Use a standard process to define and measure opportunities
Define the basic steps each project should follow and how you would like your sustainability projects to be measured. Measurement is not just about feasibility, but also about post-implementation performance.  Installing a common process and measurement system allows sustainability projects to be compared and prioritised. Align these processes as far as possible to other change control processes already in place within your organisation – the more integrated you can make sustainability projects, the more likely they are to be accepted and implemented. Note that we are not only talking about technology here, but also projects which involve skill development, changes in management systems/work practices, product and raw material modifications and other drivers of enhanced environmental performance.

Take a Systems Approach
Individual technologies are definitely useful, but analysing systems always yields far larger opportunity than a piecemeal approach. I once conducted a project for an organisation that was far into the process of designing a new effluent treatment plant. The capital and operating costs were going to be significant, but these needed to be incurred in order to meet regulatory requirements. Over the course of the project, we discovered a number of opportunities to conserve raw materials, which ultimately led to large reductions in effluent loading, and ultimately a far smaller effluent treatment plant. By taking an integrated view that considered the manufacturing process together with effluent treatment, costs were saved in both areas. A failure to do this could have resulted in a grossly over-sized treatment plant.

Scan the environment
What is your industry doing as far as sustainability is concerned? What new developments do your OEM’s have to offer? Are there new regulations on the horizon which could impose additional costs on your business? Are there specialist skills your organisation needs which are available in the marketplace? Are there financial incentives available from your government? By knowing what is out there you have a head start in terms of opportunities and threats.  

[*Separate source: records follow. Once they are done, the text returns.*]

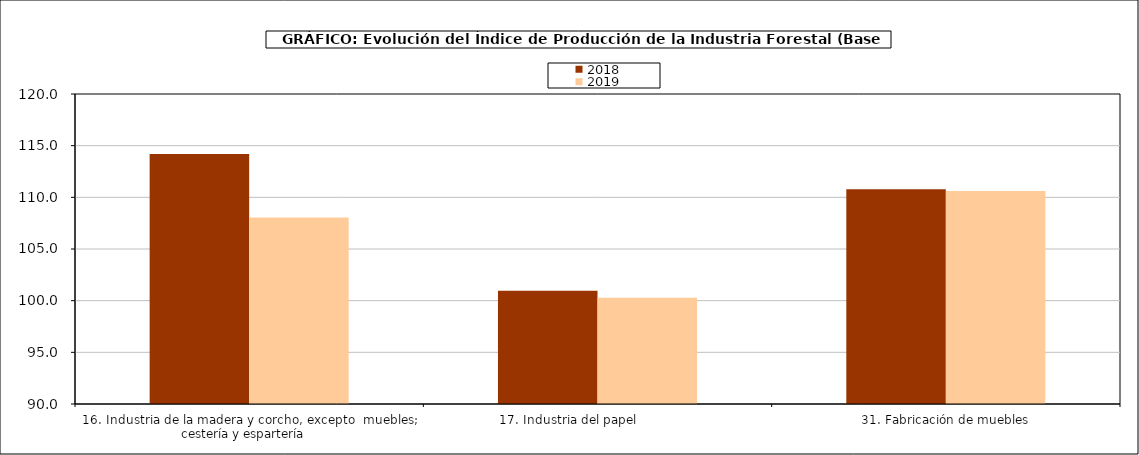
| Category | 2018 | 2019 |
|---|---|---|
| 16. Industria de la madera y corcho, excepto  muebles; cestería y espartería    | 114.2 | 108.052 |
| 17. Industria del papel                | 100.958 | 100.292 |
| 31. Fabricación de muebles | 110.775 | 110.604 |
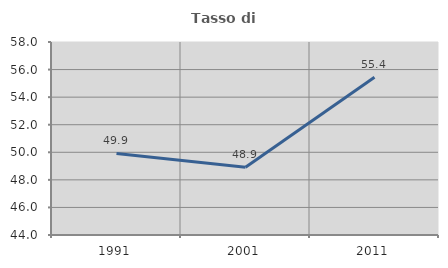
| Category | Tasso di occupazione   |
|---|---|
| 1991.0 | 49.917 |
| 2001.0 | 48.912 |
| 2011.0 | 55.44 |
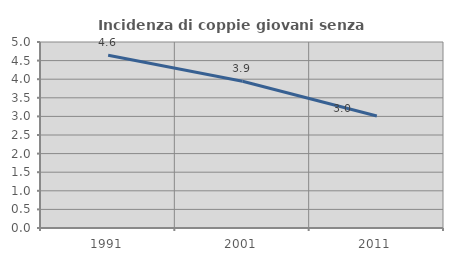
| Category | Incidenza di coppie giovani senza figli |
|---|---|
| 1991.0 | 4.646 |
| 2001.0 | 3.946 |
| 2011.0 | 3.012 |
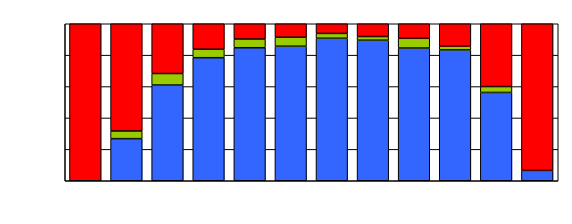
| Category | Series 0 | Series 1 | Series 2 |
|---|---|---|---|
| 0 | 0 | 0 | 138 |
| 1 | 11 | 2 | 28 |
| 2 | 25 | 3 | 13 |
| 3 | 58 | 4 | 12 |
| 4 | 61 | 4 | 7 |
| 5 | 60 | 4 | 6 |
| 6 | 59 | 2 | 4 |
| 7 | 77 | 2 | 7 |
| 8 | 82 | 6 | 9 |
| 9 | 70 | 2 | 12 |
| 10 | 45 | 3 | 32 |
| 11 | 15 | 0 | 213 |
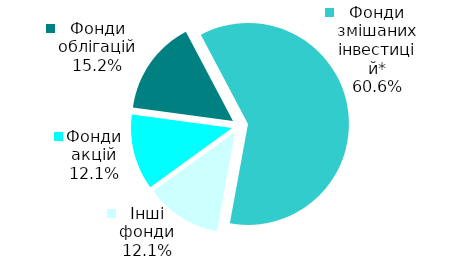
| Category | Series 0 |
|---|---|
| Фонди акцій | 4 |
| Фонди облігацій | 5 |
| Фонди змішаних інвестицій* | 20 |
| Інші фонди | 4 |
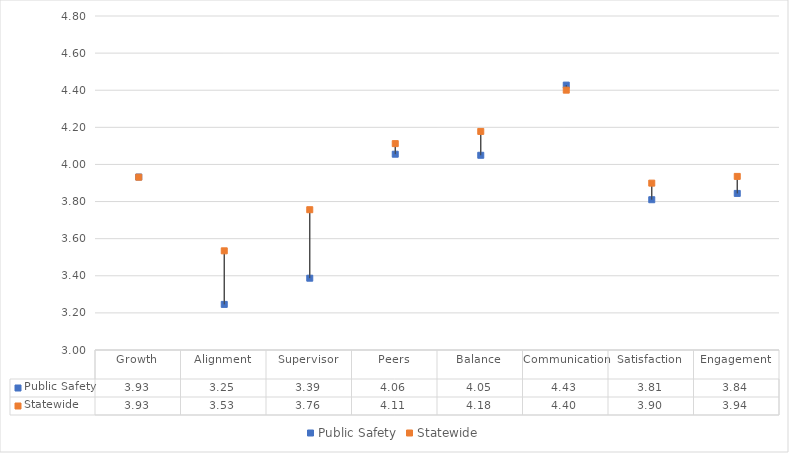
| Category | Public Safety | Statewide |
|---|---|---|
| Growth | 3.932 | 3.931 |
| Alignment | 3.246 | 3.534 |
| Supervisor | 3.387 | 3.756 |
| Peers | 4.055 | 4.112 |
| Balance | 4.049 | 4.178 |
| Communication | 4.427 | 4.4 |
| Satisfaction | 3.81 | 3.899 |
| Engagement | 3.844 | 3.936 |
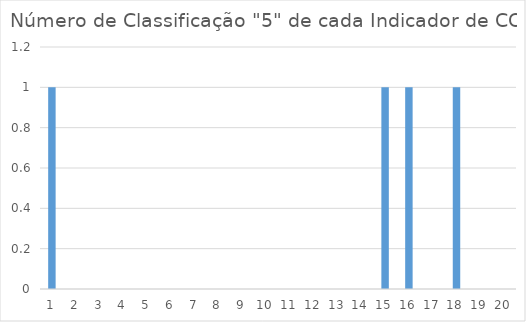
| Category | Series 0 |
|---|---|
| 0 | 1 |
| 1 | 0 |
| 2 | 0 |
| 3 | 0 |
| 4 | 0 |
| 5 | 0 |
| 6 | 0 |
| 7 | 0 |
| 8 | 0 |
| 9 | 0 |
| 10 | 0 |
| 11 | 0 |
| 12 | 0 |
| 13 | 0 |
| 14 | 1 |
| 15 | 1 |
| 16 | 0 |
| 17 | 1 |
| 18 | 0 |
| 19 | 0 |
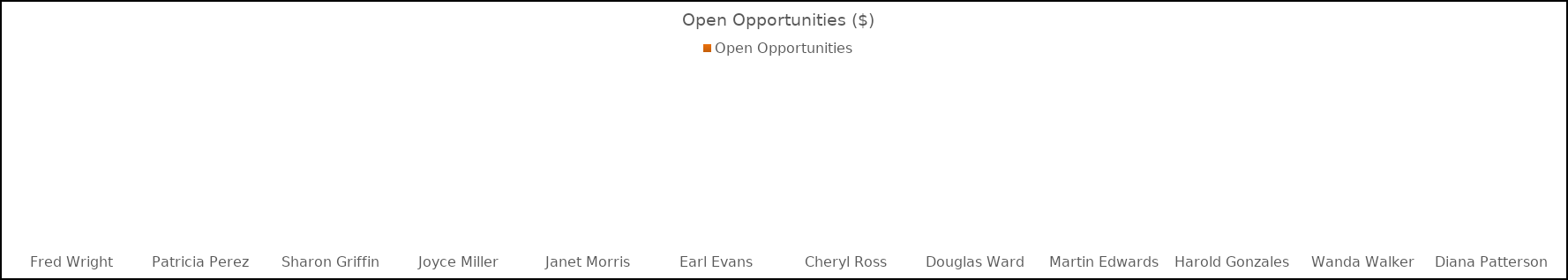
| Category | Open Opportunities  |
|---|---|
| Fred Wright | 0 |
| Patricia Perez | 0 |
| Sharon Griffin | 0 |
| Joyce Miller | 0 |
| Janet Morris | 0 |
| Earl Evans | 0 |
| Cheryl Ross | 0 |
| Douglas Ward | 0 |
| Martin Edwards | 0 |
| Harold Gonzales | 0 |
| Wanda Walker | 0 |
| Diana Patterson | 0 |
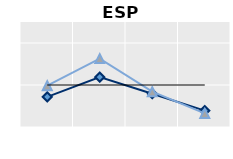
| Category | Né à l'étranger | Né dans le pays | Series 1 |
|---|---|---|---|
| 15-24 | 0.718 | 0.983 | 1 |
| 25-54 | 1.188 | 1.628 | 1 |
| 55-64 | 0.79 | 0.84 | 1 |
| 65+ | 0.389 | 0.324 | 1 |
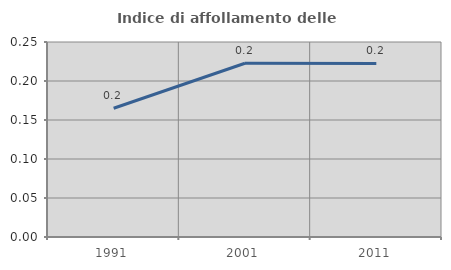
| Category | Indice di affollamento delle abitazioni  |
|---|---|
| 1991.0 | 0.165 |
| 2001.0 | 0.223 |
| 2011.0 | 0.223 |
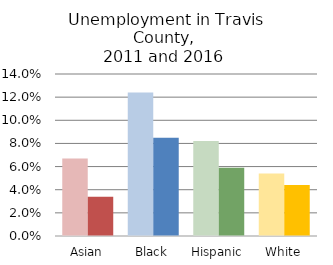
| Category | Series 0 | Series 1 |
|---|---|---|
| Asian | 0.067 | 0.034 |
| Black | 0.124 | 0.085 |
| Hispanic | 0.082 | 0.059 |
| White | 0.054 | 0.044 |
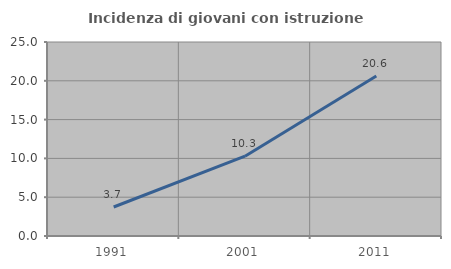
| Category | Incidenza di giovani con istruzione universitaria |
|---|---|
| 1991.0 | 3.738 |
| 2001.0 | 10.28 |
| 2011.0 | 20.619 |
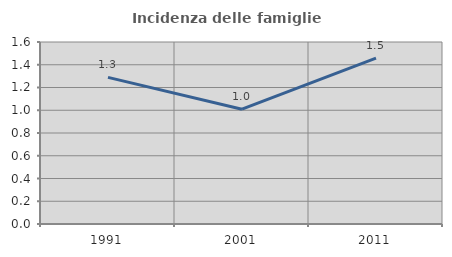
| Category | Incidenza delle famiglie numerose |
|---|---|
| 1991.0 | 1.289 |
| 2001.0 | 1.009 |
| 2011.0 | 1.459 |
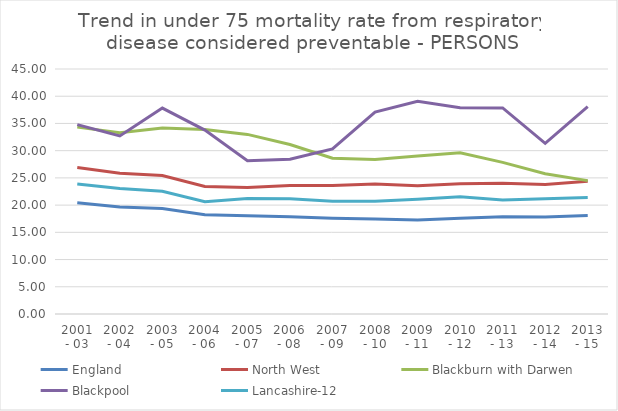
| Category | England | North West | Blackburn with Darwen | Blackpool | Lancashire-12 |
|---|---|---|---|---|---|
| 2001 - 03 | 20.443 | 26.914 | 34.323 | 34.783 | 23.888 |
| 2002 - 04 | 19.66 | 25.851 | 33.293 | 32.7 | 23.037 |
| 2003 - 05 | 19.365 | 25.44 | 34.154 | 37.82 | 22.56 |
| 2004 - 06 | 18.241 | 23.419 | 33.873 | 33.772 | 20.615 |
| 2005 - 07 | 18.035 | 23.257 | 32.989 | 28.137 | 21.191 |
| 2006 - 08 | 17.862 | 23.624 | 31.13 | 28.432 | 21.155 |
| 2007 - 09 | 17.577 | 23.597 | 28.618 | 30.312 | 20.69 |
| 2008 - 10 | 17.441 | 23.874 | 28.392 | 37.08 | 20.707 |
| 2009 - 11 | 17.246 | 23.579 | 29.023 | 39.088 | 21.074 |
| 2010 - 12 | 17.582 | 23.94 | 29.603 | 37.877 | 21.555 |
| 2011 - 13 | 17.853 | 24.018 | 27.854 | 37.847 | 20.955 |
| 2012 - 14 | 17.828 | 23.768 | 25.767 | 31.336 | 21.177 |
| 2013 - 15 | 18.09 | 24.366 | 24.498 | 38.076 | 21.393 |

Develop a network of sustainability partners
Your organisation should build internal capacity as far as possible in terms of the skills necessary to pursue initiatives in resource efficiency and pollution prevention, but it is unlikely that all of the skills required will be available internally. Partner with others in achieving your sustainability objectives. These partners could be your raw material suppliers, OEM’s, suppliers of specialist measuring equipment, research institutions, consulting companies, sister sites within your organisation, financiers and others. If necessary put the requisite confidentiality agreements in place, but by working with leaders in the field you save yourself from reinventing the wheel and also reduce the lead time required to advance along your sustainability journey.

Review continuously
The issues which impact on these projects change continuously. Energy prices fluctuate. Water and waste management costs do too. Technology is evolving continuously. A solution which may not have been feasible a year ago could well be feasible today purely on the basis of the economics, or a new technological innovation could help break a hitherto impenetrable performance barrier. Once you have your portfolio of projects in place, keep going back to individual projects to reassess their viability.

These are just some of my preliminary thoughts on what for me is a fascinating subject. Think about it, your organisation could be sitting on a wealth of improvement opportunities, but may not be realising the benefits. The risks involved are typically lower than traditional financial investments, since in many instances tried and tested approaches can be employed. It is in any event possible to determine the risks of individual projects fairly comprehensively – something that can’t be said about investments in financial markets. And best of all, these projects benefit society, enhance reputation and are in essence the right thing to do.